III. Linking gene expression programs to neuronal function and morphology
We have established an in vitro model of HD that includes the N-terminus of the mutated Huntingtin (mut HTT) gene and is based on lentivirus – vector mediated transduction of primary mouse neurons. The model mimics several key features observed in HD mouse models and patients like prominent nuclear inclusions and dysregulation of key genes in both cortical and striatal neurons. In close collaboration with Christian Rosenmund (Charité Berlin, Department of Neurophysiology), we study the effects of Huntingtin (HTT) mutation on neuronal morphology, synapse formation and function, and gene expression at single neuron level.

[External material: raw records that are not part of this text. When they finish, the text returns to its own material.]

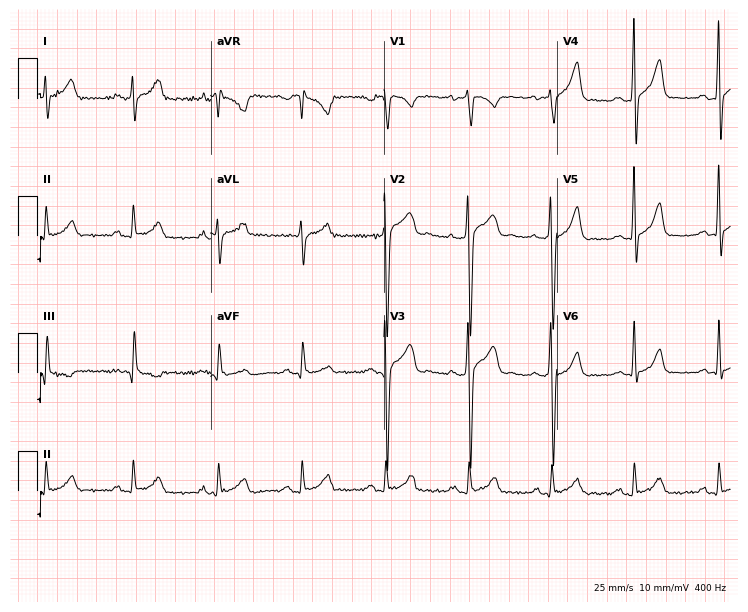
12-lead ECG from a male, 24 years old. No first-degree AV block, right bundle branch block, left bundle branch block, sinus bradycardia, atrial fibrillation or sinus tachycardia recorded for this tracing.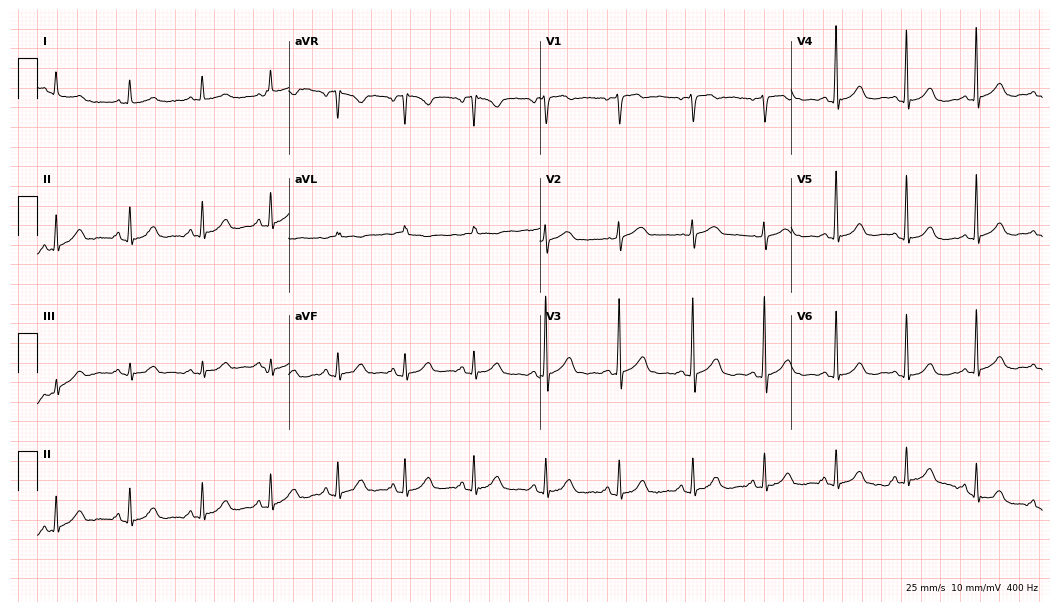
12-lead ECG from a female patient, 60 years old. Recorded interpretation: within normal limits.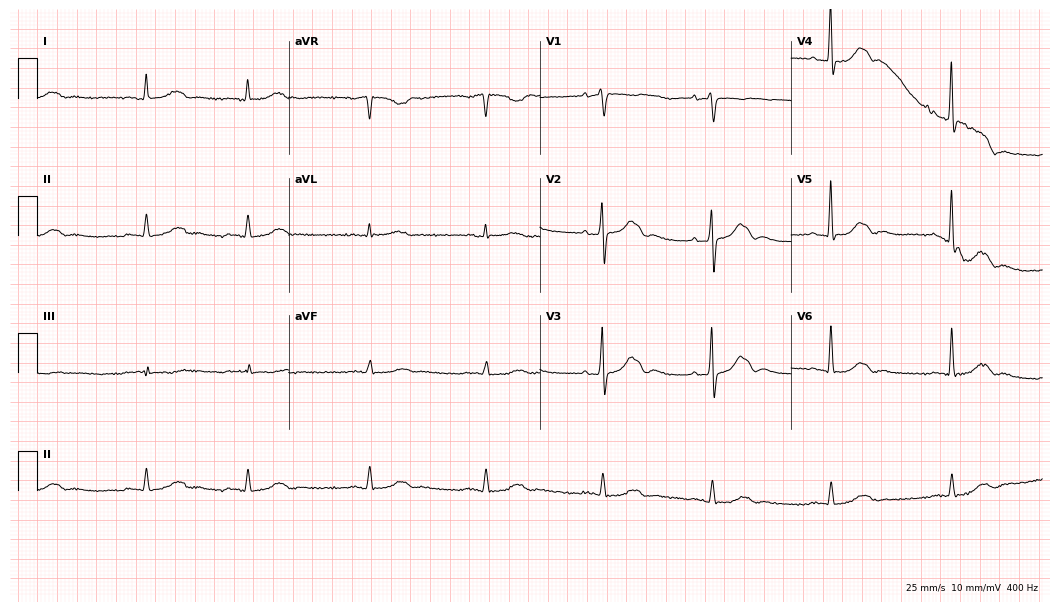
12-lead ECG from a female, 71 years old. Labelled as a normal ECG.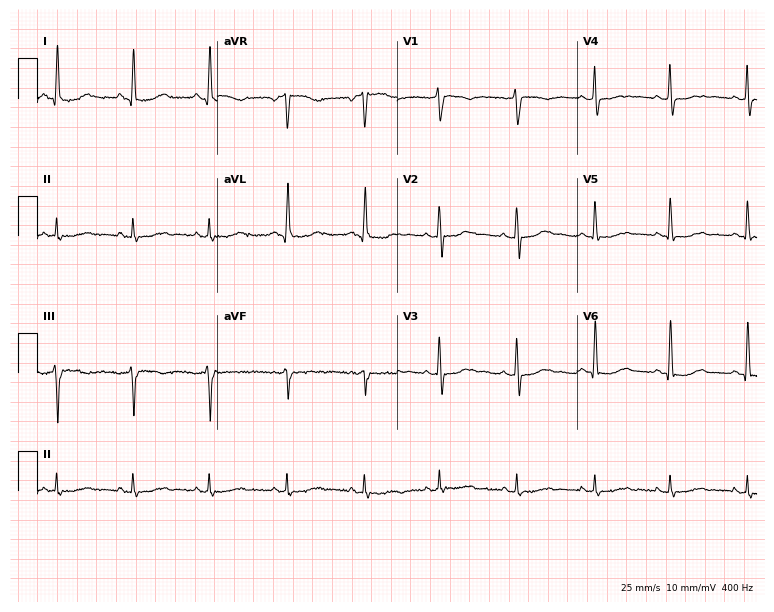
12-lead ECG from a 46-year-old woman. Recorded interpretation: within normal limits.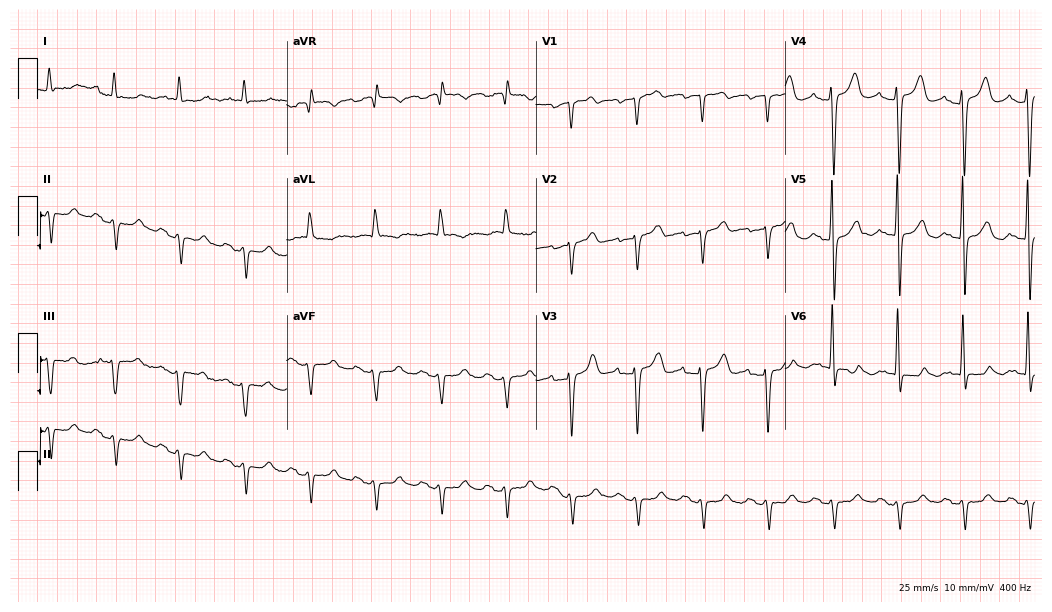
Electrocardiogram (10.2-second recording at 400 Hz), a man, 87 years old. Of the six screened findings (first-degree AV block, right bundle branch block, left bundle branch block, sinus bradycardia, atrial fibrillation, sinus tachycardia), none is recorded. Findings outside these six are not listed.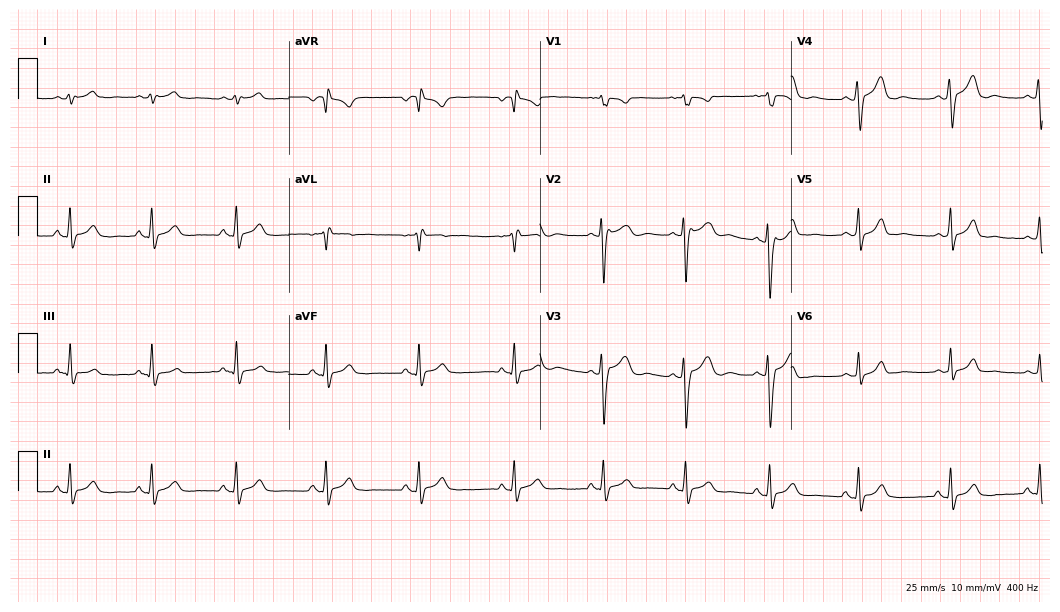
Standard 12-lead ECG recorded from a man, 23 years old (10.2-second recording at 400 Hz). Read as a normal ECG.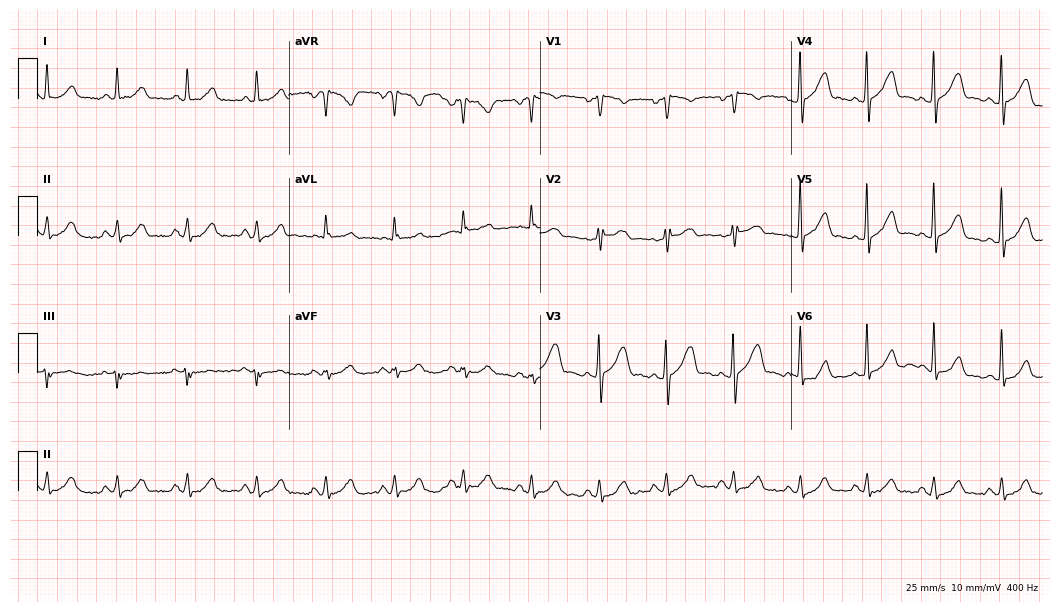
Electrocardiogram, a 58-year-old man. Overall reading on record: normal ECG.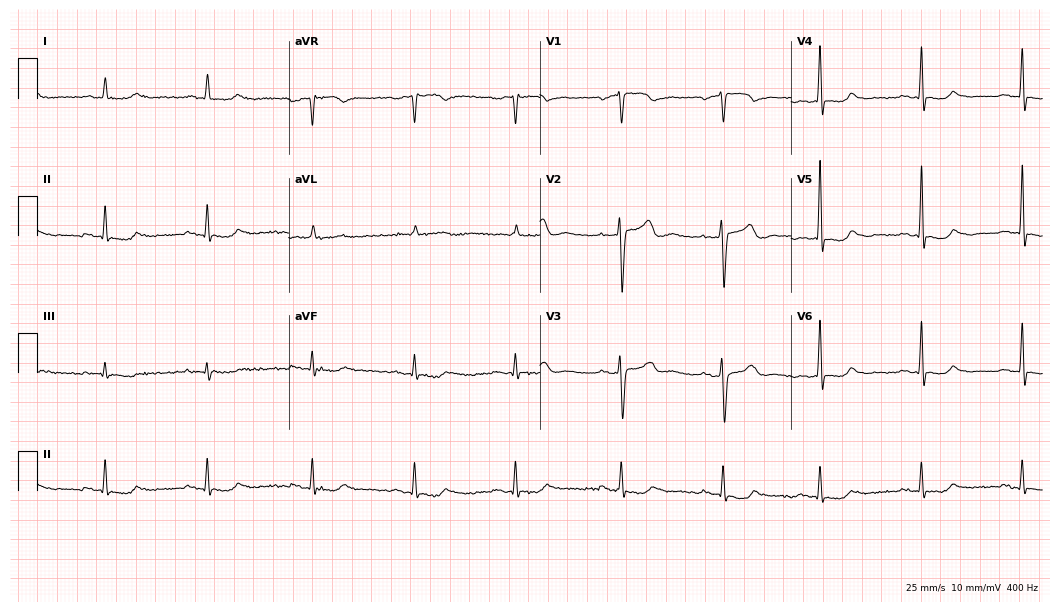
Standard 12-lead ECG recorded from a 65-year-old male patient (10.2-second recording at 400 Hz). None of these six findings is recorded: first-degree AV block, right bundle branch block, left bundle branch block, sinus bradycardia, atrial fibrillation, sinus tachycardia. Only these six findings were labelled.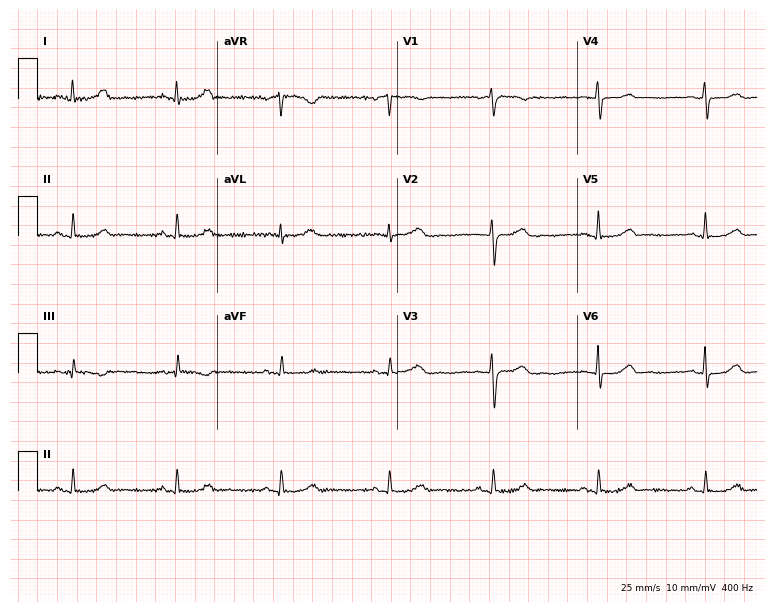
12-lead ECG (7.3-second recording at 400 Hz) from a 50-year-old female. Labelled as a normal ECG.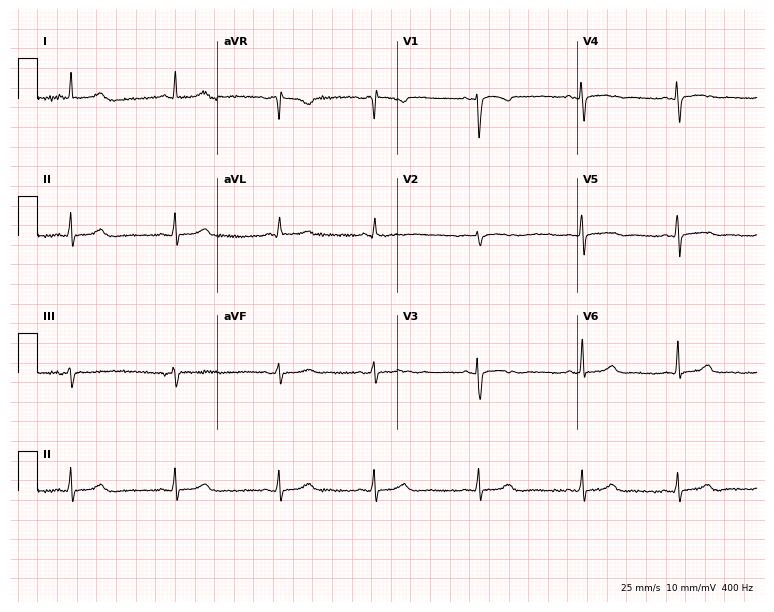
12-lead ECG (7.3-second recording at 400 Hz) from a female patient, 30 years old. Screened for six findings — first-degree AV block, right bundle branch block, left bundle branch block, sinus bradycardia, atrial fibrillation, sinus tachycardia — none is recorded.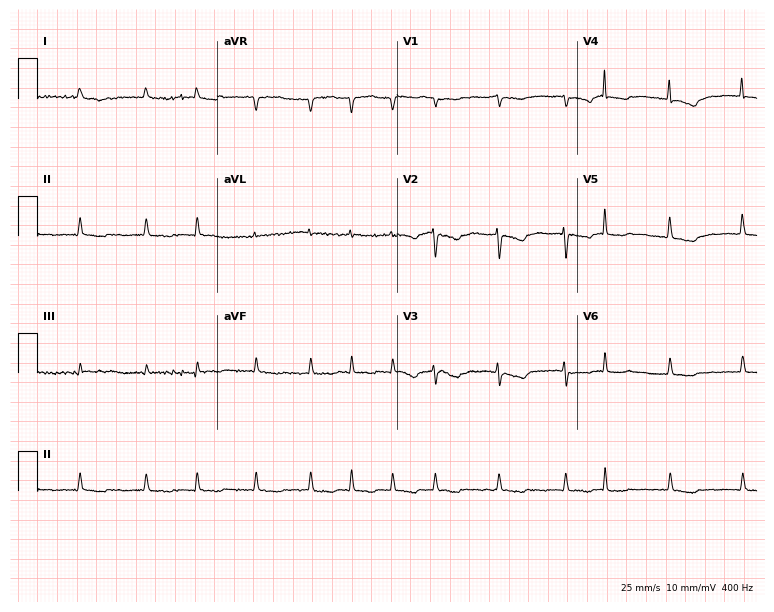
Electrocardiogram (7.3-second recording at 400 Hz), a female, 76 years old. Interpretation includes atrial fibrillation (AF).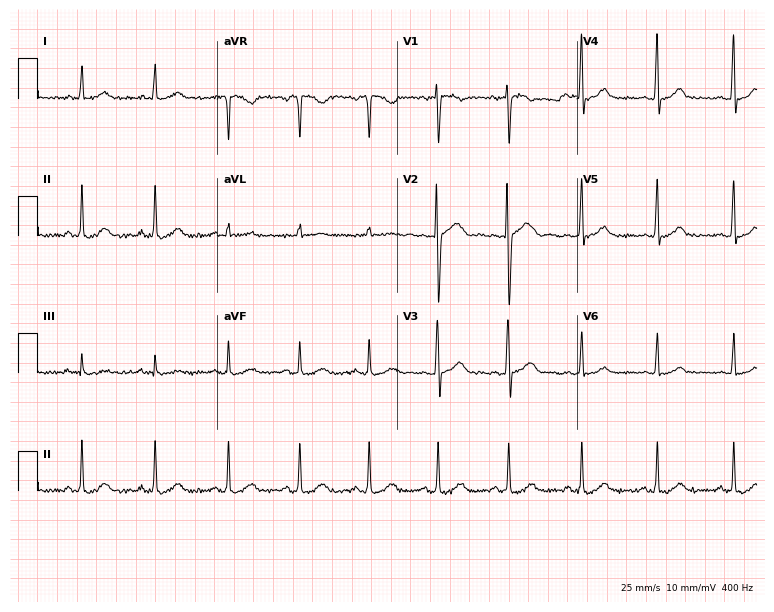
Standard 12-lead ECG recorded from a 43-year-old female patient (7.3-second recording at 400 Hz). Read as a normal ECG.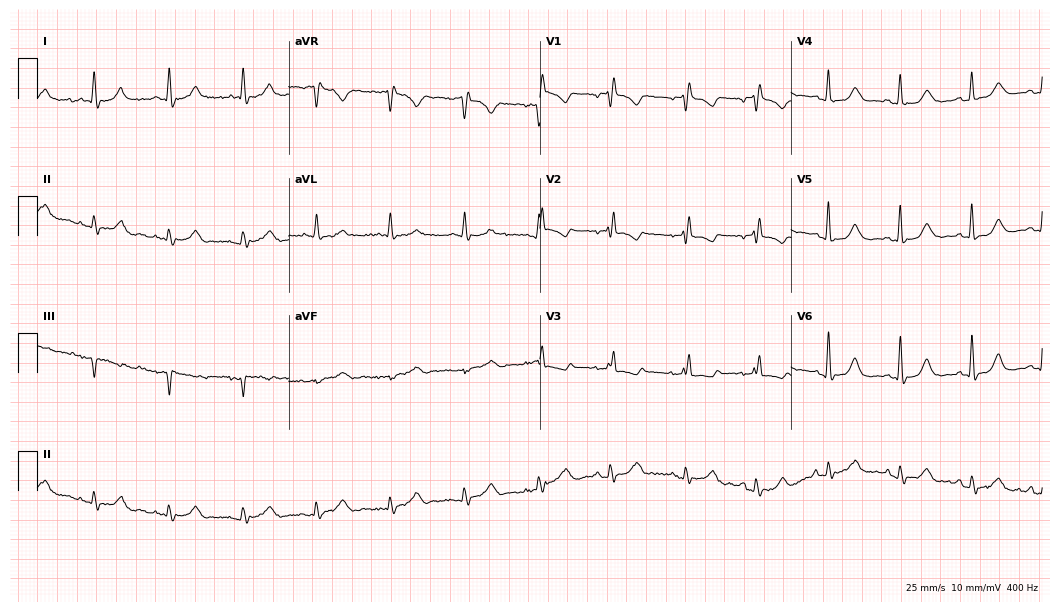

Electrophysiological measurements for various synapse function parameters, e.g. IPSCs, EPSCs and readily releasable vesicles, are followed by single cell RNA-Seq. For assessments of neuronal morphology, e.g. soma size, dendrite length and synapse density, immunocytochemistry for relevant proteins is utilized. Our ongoing work includes application of single cell RNA-seq to disease neuronal cultures, such as HD and Rett, following electrophysiological measurements in experiments that aim at assessing beneficial effects of therapeutic candidates.